その時、「この方が、あの有名な名物小屋主さんか」とわかりました。真っ黒に日焼けしていて、トレードマークの帽子をかぶり、ぶっきらぼうな言い方にはちょっと抵抗があります。 「農鳥まで1時間から1時間半だ。あんただったら1時間半だな」といきなり言われ、そうですねと返答してから、急登の坂を見上げながら「ちょっと厳しいかな?」と応えると
「1時間半じゃ無理だな。それ以上かかるな!」と即返ってきました。
誰もいない山小屋で薄気味悪~いオヤジさんが一人だけ。なんか怖くなっちゃって、ペットボトルだけ購入して早々退散して西農鳥岳に向かいました。
後でわかったことですが、いつもこのドラムカンに座り双眼鏡で登山者の様子を窺っているようです。そして、対応は悪いですが、登山者に対しては的確なアドバイスをされる方で、登山マナーやルールなど厳しく指導されているようです。今時、こうした小屋主さんは珍しく、貴重な存在なのかもしれません。
急登を登りつめるとようやく西農鳥岳が。 西農鳥岳頂上3051m
前方に平らな稜線が、これが農鳥岳です。 農鳥岳頂上3026m(日本二百名山)
頂上からの北岳、間ノ岳を展望 西農鳥岳からの稜線
ここでランチタイムです。今朝、北岳山荘で作ってもらったお弁当で~す。
今回はじめてのハクサンイチゲ発見! ミヤマアキノキリンソウ
ハクサンフウロ クルマユリ
ここから大門沢に向かって下降していきます。今夜は途中の大門沢小屋で宿泊です。
岩がゴロゴロした登山道を約2時間半下って行きます。
ナナカマド 何度か沢を徒渉していきます。
大門沢小屋 ここが今夜の寝床です。
隣になったDさんは60代後半の大阪から来られたシニアの方でした。若い頃から山に親しみ冬山から沢登り、ロッククライミングまで一通りやってきたベテラン登山者でした。
そんな方との山談義は実に面白く、なんと3時間以上もしゃべりっぱなし。こうした山での出会いは登山の楽しみのひとつです。その方とはバスで広河原まで一緒に下山しました。
翌朝、奈良田まで約2時間半の下山です。登山道は昨夜の雨で沢状態。
登山道が終わり、奈良田まで林道を下山。
終点の奈良田登山口。ここで広河原行きのバスを待ちます。奈良田は、静岡方面から入る南アルプス入山の基地です。約1時間待ってバスに乗車。下山者とこれから登る登山者でほぼ満員状態でした。
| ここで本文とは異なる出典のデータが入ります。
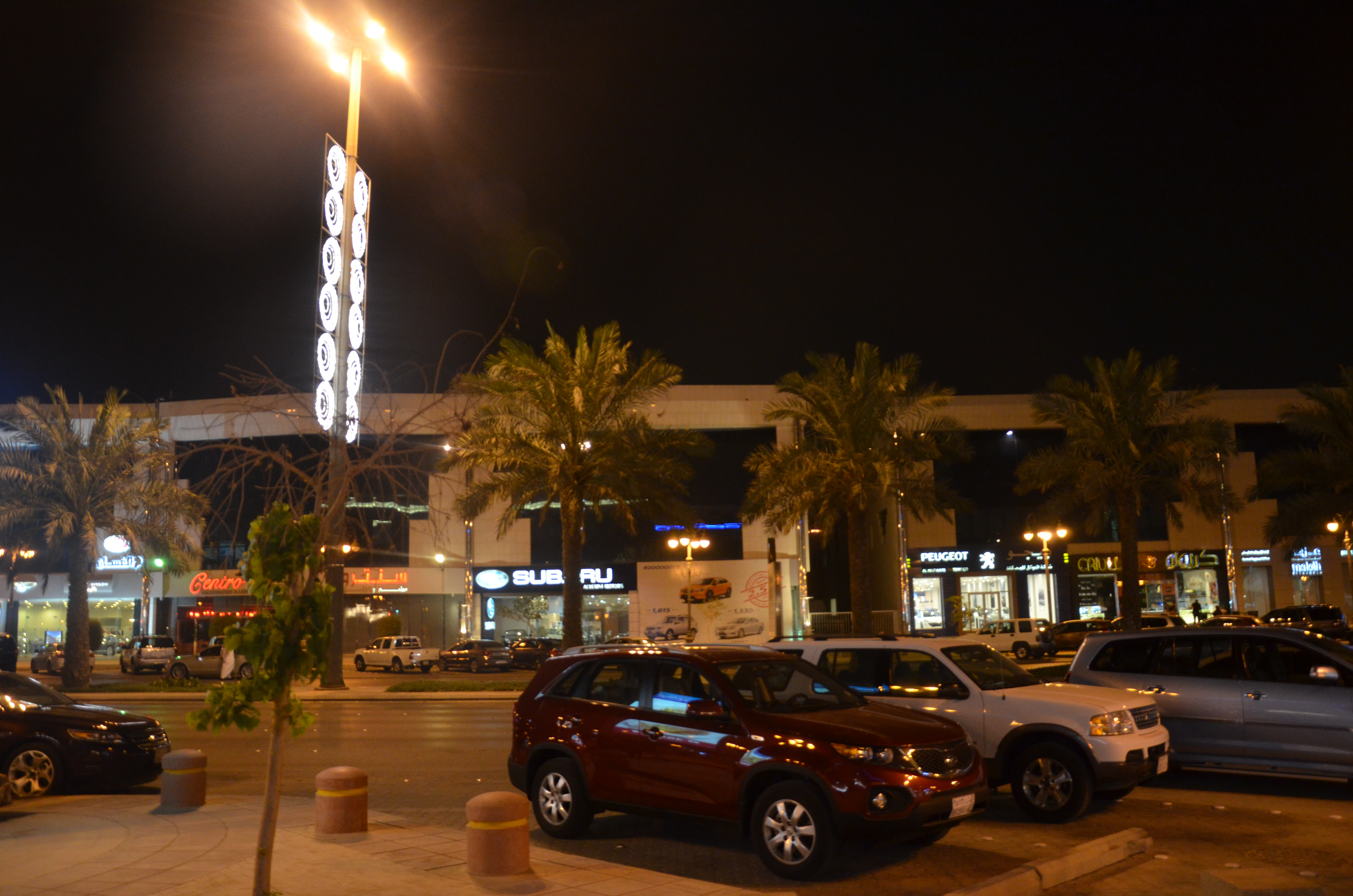 شارع التحلية) شارع الأمير محمد بن عبد العزيز) الرياض
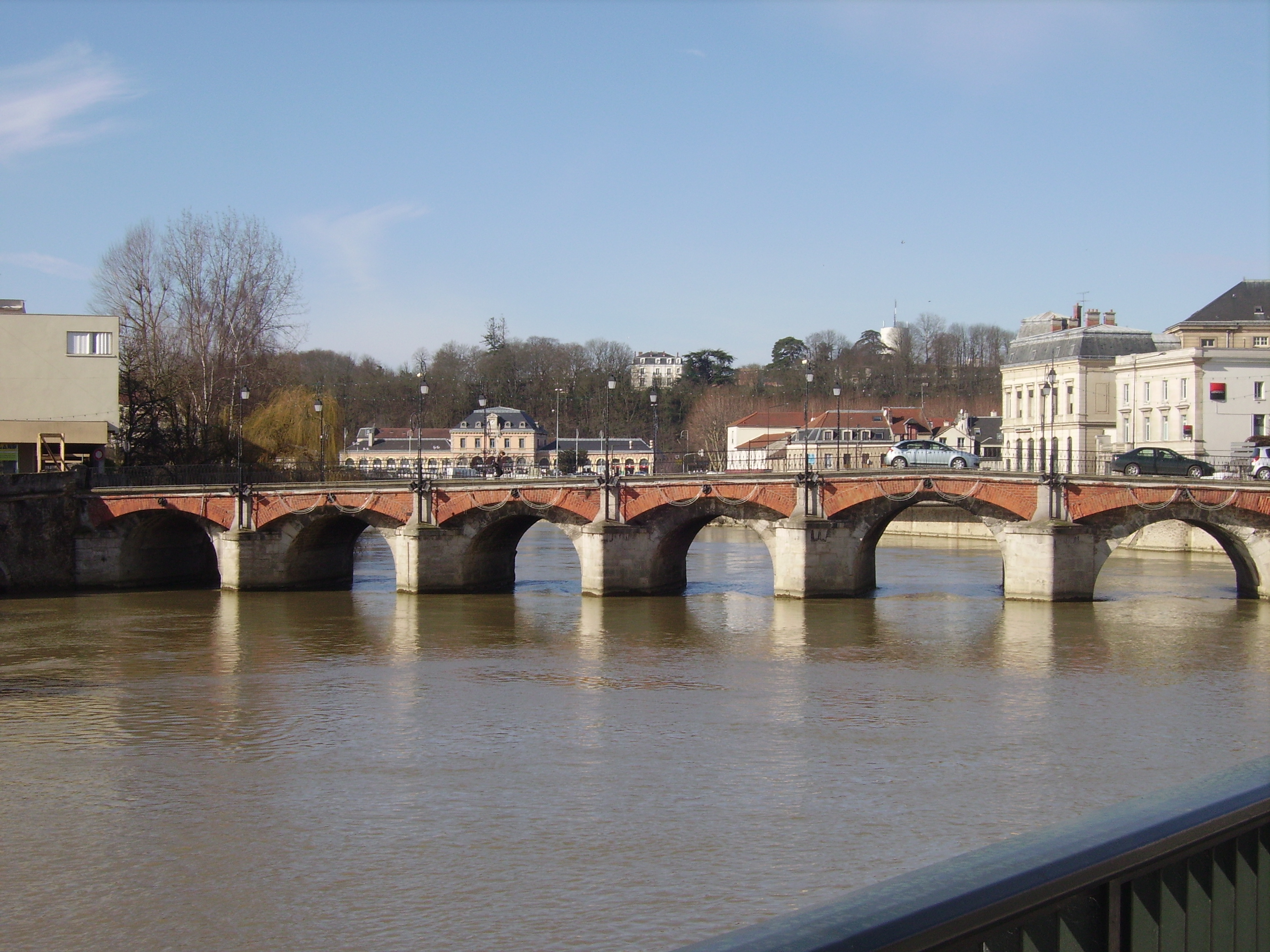 Meaux (Seine-et-Marne) : Le vieux pont du Marché

やはり平日でも夏山シーズンですね。
2泊3日の白峰三山の山旅は晴天に恵まれ、南アルプス連峰の眺望を充分楽しむことができました。人気の高い北岳、間ノ岳を往復するだけの登山者が多く見受けられましたが、どうせもう一泊するのであれば、もう少し足を伸ばして縦走するのも登山の醍醐味を味わう山岳トレイルができると思います。